_What needs to be done_. The whole listing needs retyping exactly; keep the pictures out of it.

_Data to process_.
···
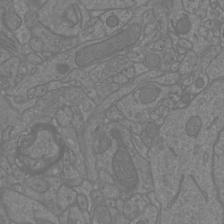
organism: Mouse
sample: Cortical neurons
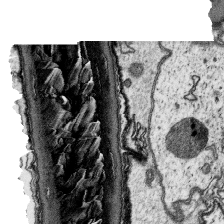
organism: Platynereis dumerilii
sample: Parapodia
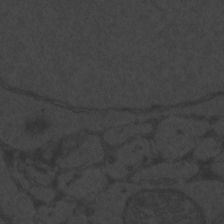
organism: Zebrafish
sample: Macrophage infected with Toxoplasma gondii
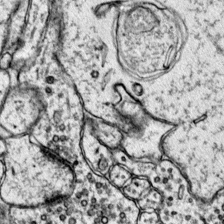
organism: Mouse
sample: Primary visual cortex
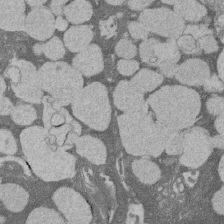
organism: Rat
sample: Salivary granule
···
_Solved problem_.
organism: Mouse
sample: Cortical neurons
organism: Platynereis dumerilii
sample: Parapodia
organism: Zebrafish
sample: Macrophage infected with Toxoplasma gondii
organism: Mouse
sample: Primary visual cortex
organism: Rat
sample: Salivary granule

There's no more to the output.